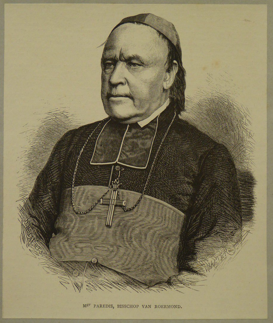 Mgr. J.A. Paredis (1795-1886), gravure J. Walter (coll. Catharijne Convent)
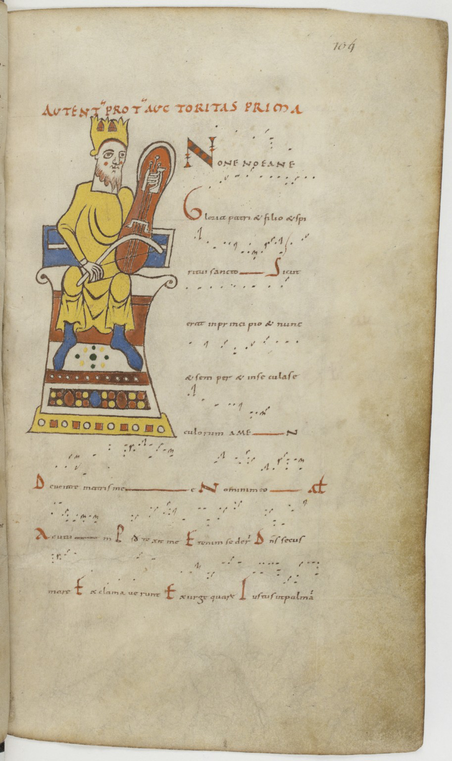 Lehekülg 11. sajandi tonarius'est, esimene toon, illustratsioonil kuningas Taavet
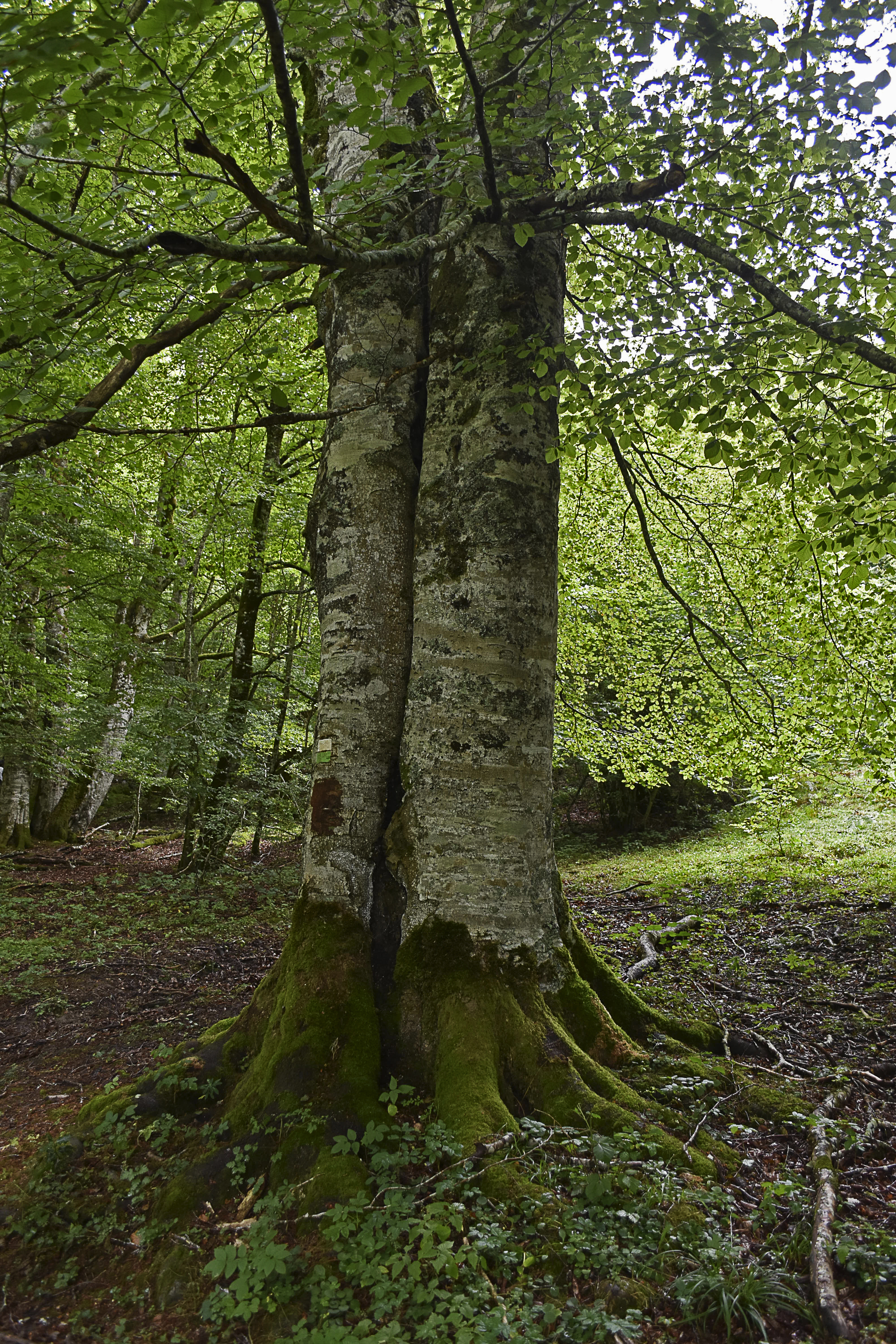 Haya en la selva de Irati, Navarra (España)
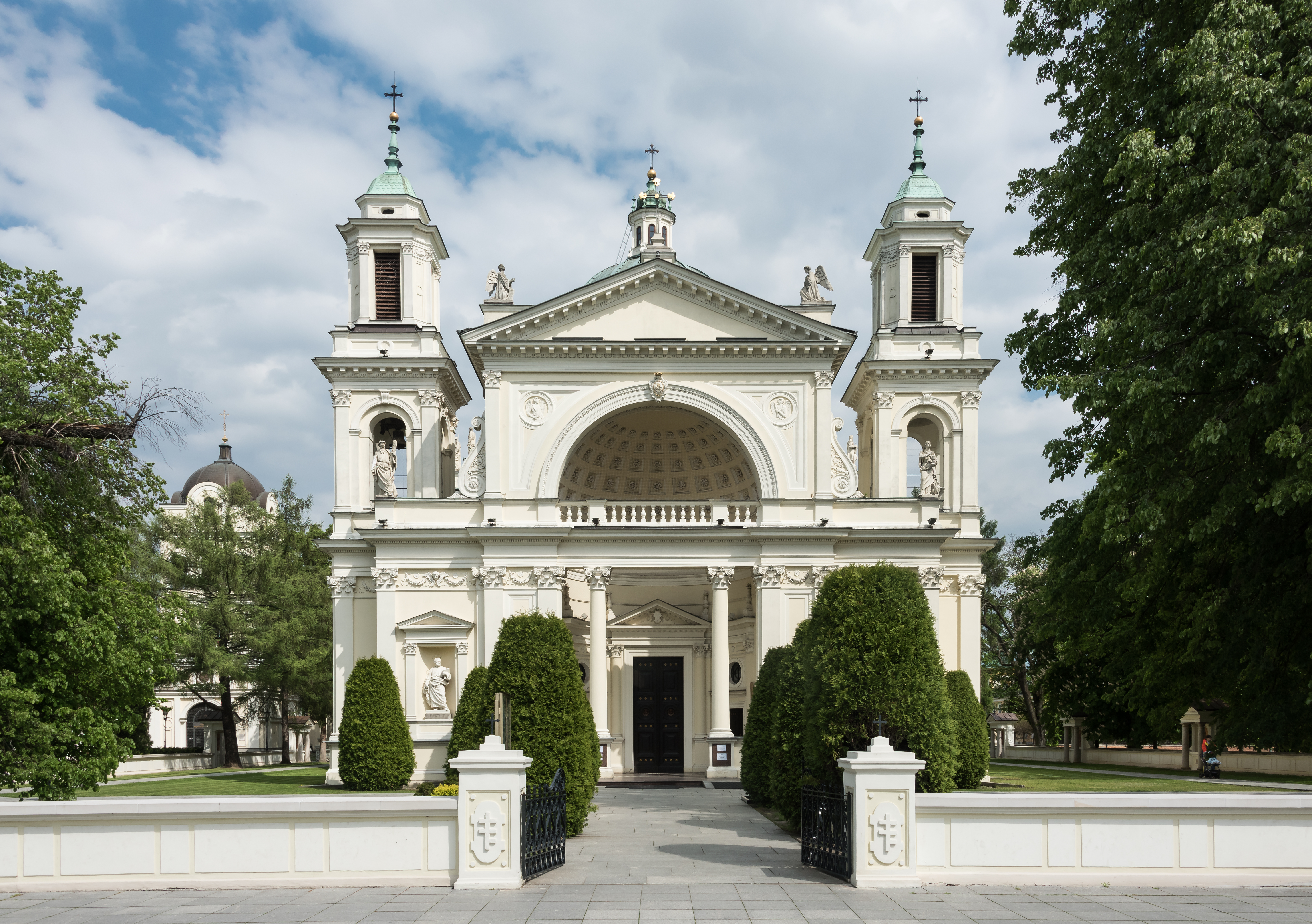 Kolegiata św. Anny w Wilanowie
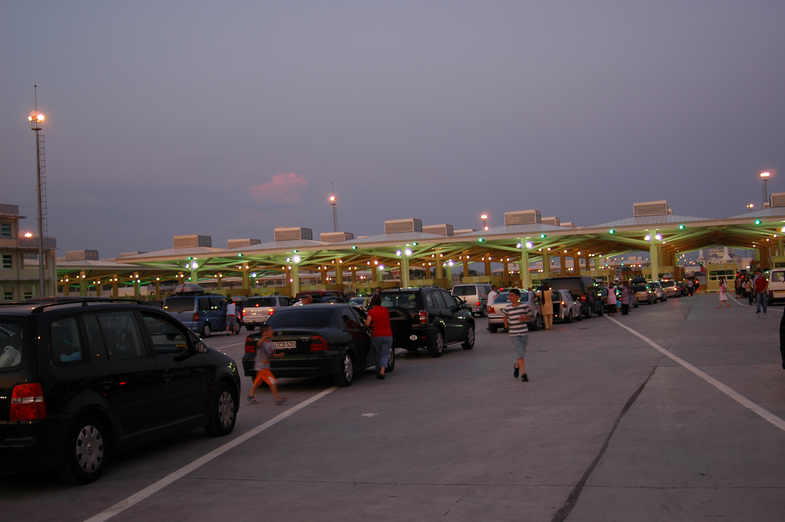 Kapikule Türkiye
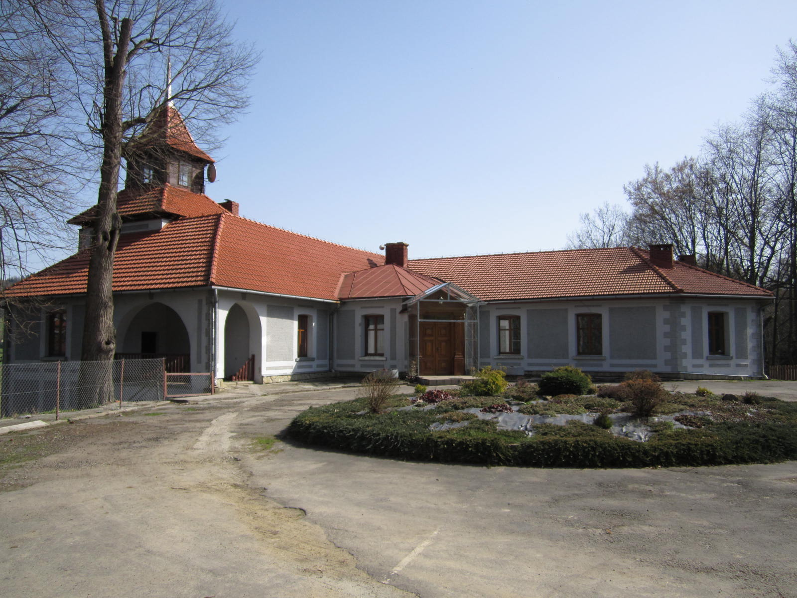 Zdjęcie przedstawia dwór Żuk-Skarszewskich od strony zachodniej.
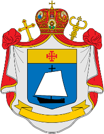 Massimo V Hakim - Wappen
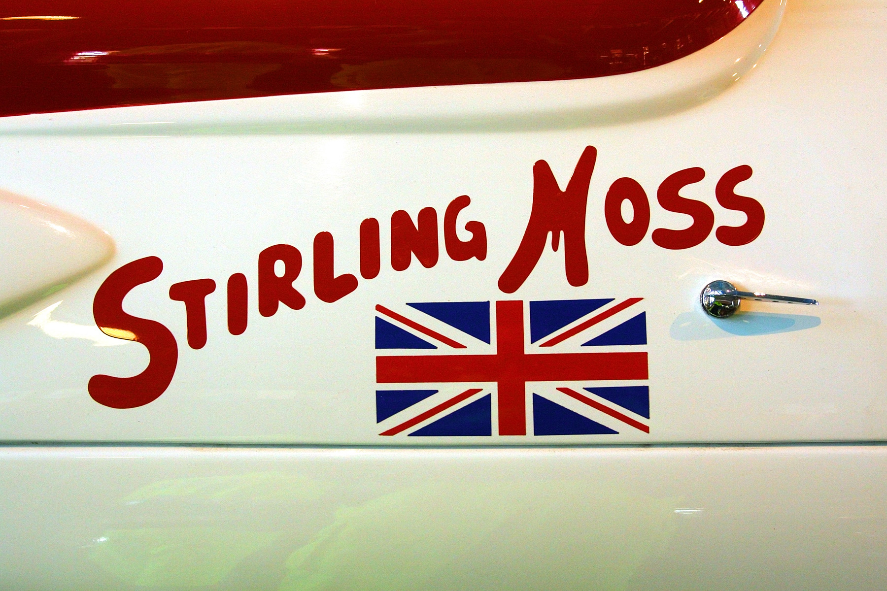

» EXERCISE: A word-for-word copy of the material is required; pictures stay out of it.

» ANSWER SPACE:
 Mgr. J.A. Paredis (1795-1886), gravure J. Walter (coll. Catharijne Convent)
 Lehekülg 11. sajandi tonarius'est, esimene toon, illustratsioonil kuningas Taavet
 Haya en la selva de Irati, Navarra (España)
 Kolegiata św. Anny w Wilanowie
 Kapikule Türkiye
 Zdjęcie przedstawia dwór Żuk-Skarszewskich od strony zachodniej.
 Massimo V Hakim - Wappen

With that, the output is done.